One commenter suggested using a contrapositive argument. This may be a possibility, but a bit delicate to manage.

My favorite approach (that generalizes to several variants of this question) is somewhat high browed in the sense that it uses properties of algebraic field extensions. Outlining it for the benefit of the readers familiar with that theory.

*

*As $x^3+1/x^3=q_3\in\Bbb{Q}$ the number $x$ is a zero of the polynomial
$P_3(T)=T^6-q_3T^3+1$ with rational coefficients. Therefore $x$ is an algebraic number. Let $m(T)\in\Bbb{Q}[T]$ be its minimal polynomial.

*The other zeros of $P_3(T)$ are $x^{\pm1}\omega^j$, $\omega=e^{2\pi i/3}$ a primitive third root of unity, $j\in\{0,1,2\}$. Therefore the zeros of $m(T)$
are among these numbers.

*But, as $x^4+1/x^4=q_4\in\Bbb{Q}$, $x$ is also a zero of the polynomial
$P_4(T)=T^8-q_4T^4+1$. The zeros of $P_4(T)$ are seen to be $x^{\pm1}i^j$, $j\in\{0,1,2,3\}$.

*The zeros of $m(T)$ are common zeros of both $P_3(T)$ and $P_4(T)$, so they can only be $x^{\pm1}$.

*But $$r(T):=(T-x)(T-\frac1x)=T^2-(x+\frac1x)T+1.$$ Either $x$ is rational, when the claim is trivial, or $m(T)=r(T)$, implying that the coefficients of $r(T)$ are rational. Here $x+\dfrac1x$ is the coefficient of the linear term of $r(T)$ and we are done in this case as well.

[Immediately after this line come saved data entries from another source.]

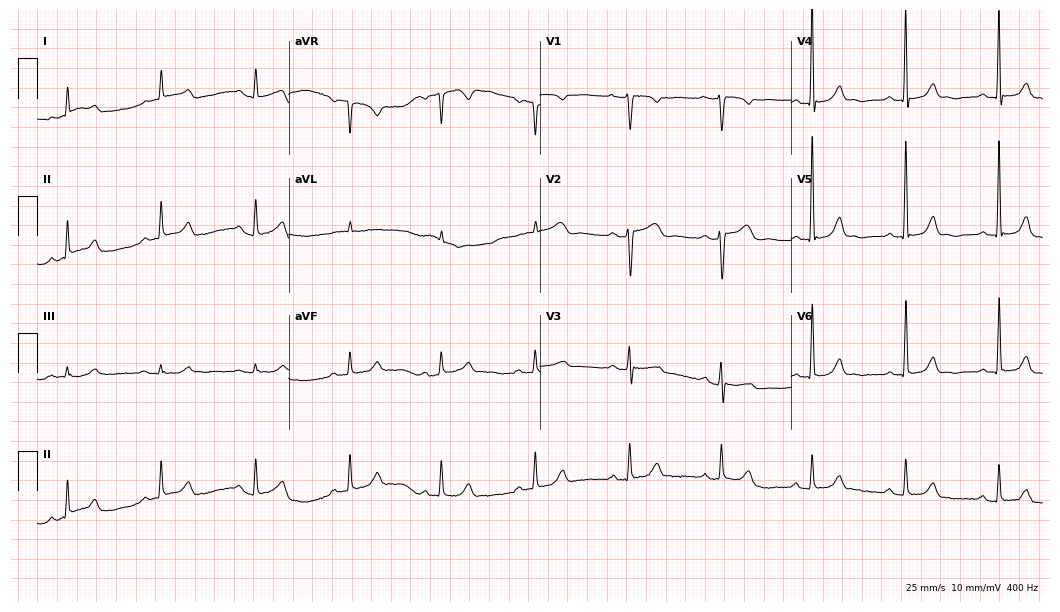
12-lead ECG from a 70-year-old woman. Labelled as a normal ECG.
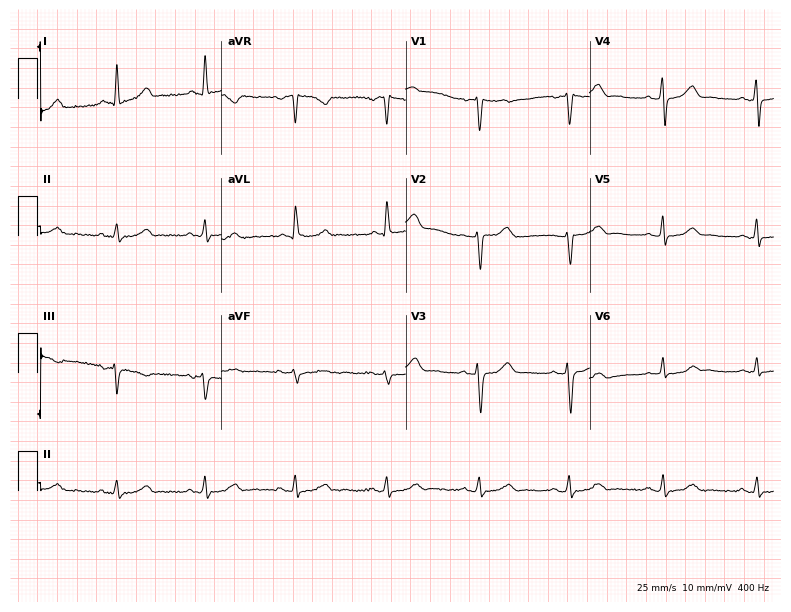
12-lead ECG from a 51-year-old female patient. Recorded interpretation: within normal limits.
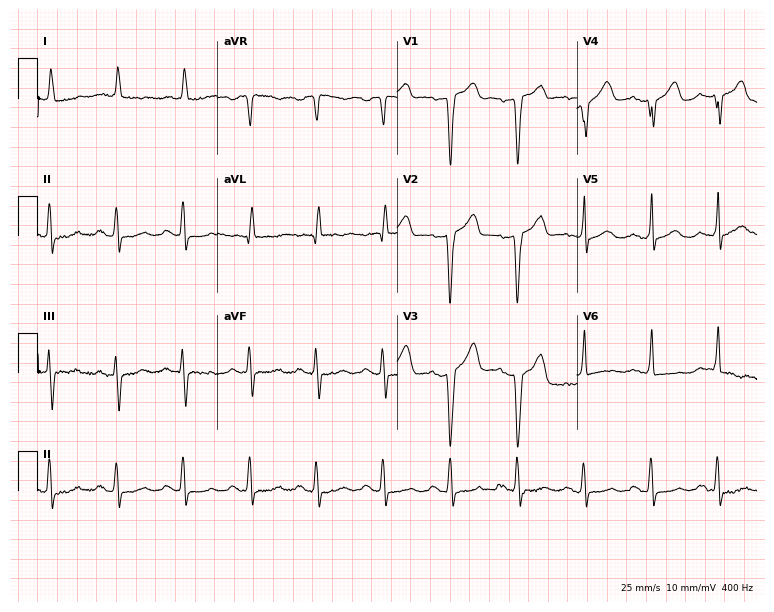
Electrocardiogram, a female, 85 years old. Of the six screened findings (first-degree AV block, right bundle branch block, left bundle branch block, sinus bradycardia, atrial fibrillation, sinus tachycardia), none is recorded.
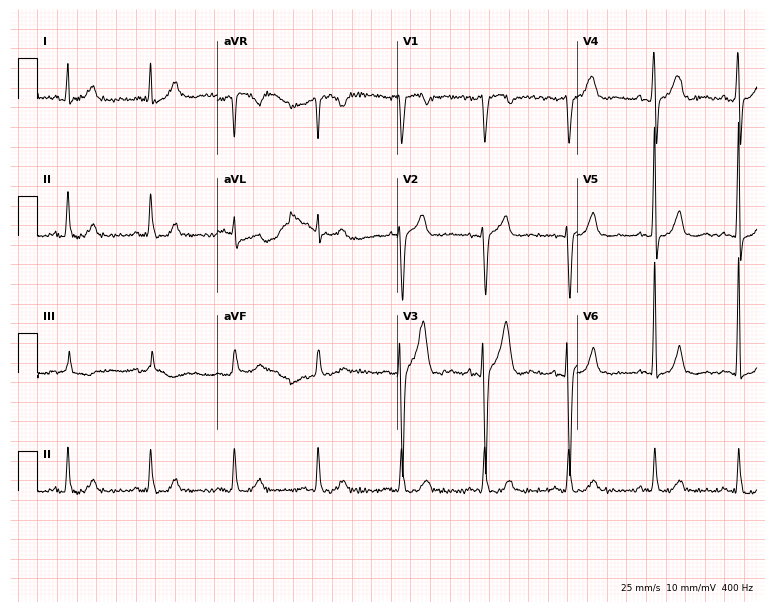
Standard 12-lead ECG recorded from a 44-year-old male patient (7.3-second recording at 400 Hz). Read as a normal ECG.
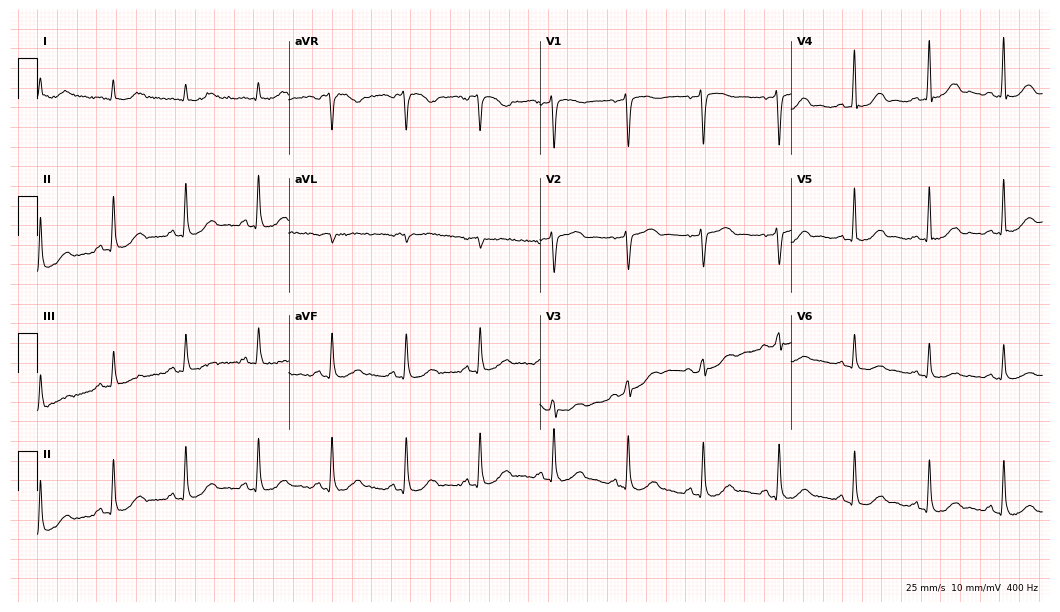
Standard 12-lead ECG recorded from a female, 58 years old (10.2-second recording at 400 Hz). Read as a normal ECG.

Toying with Mathematica gives the following elementary method.
Write $u=x+\dfrac1x$. We are given that (see the linked thread)
$$
A=x^3+\frac1{x^3}=u^3-3u
$$
and
$$
B=x^4+\frac1{x^4}=u^4-4u^2+2
$$
are rational. Hence so is the quantity
$$
\frac{A^3+AB-3A}{B^2-1}=u.
$$

Explaining the reason why some formula like the one above writing $u$ in terms of $A$ and $B$ must exist. Let's treat $u$ as a variable, an element transcendental over $\Bbb{Q}$. Write $F=\Bbb{Q}(u)$ for the field of rational functions. It has subfields $K_1=\Bbb{Q}(A)$ and $K_2=\Bbb{Q}(B)$. We immediately see that the respective extension degrees are $[F:K_1]=3$ and $[F:K_2]=4$. By the tower law, the only possibility is then that the compositum $K_1K_2=\Bbb{Q}(A,B)$ must be all of $F$. Consequently $u$ can be written as a rational function (with rational coefficients) in $A$ and $B$. Observe that the representation is not unique, because $A$ and $B$ are algebraically dependent over $\Bbb{Q}$ given that they both reside in the same transcendence degree one extension $F$.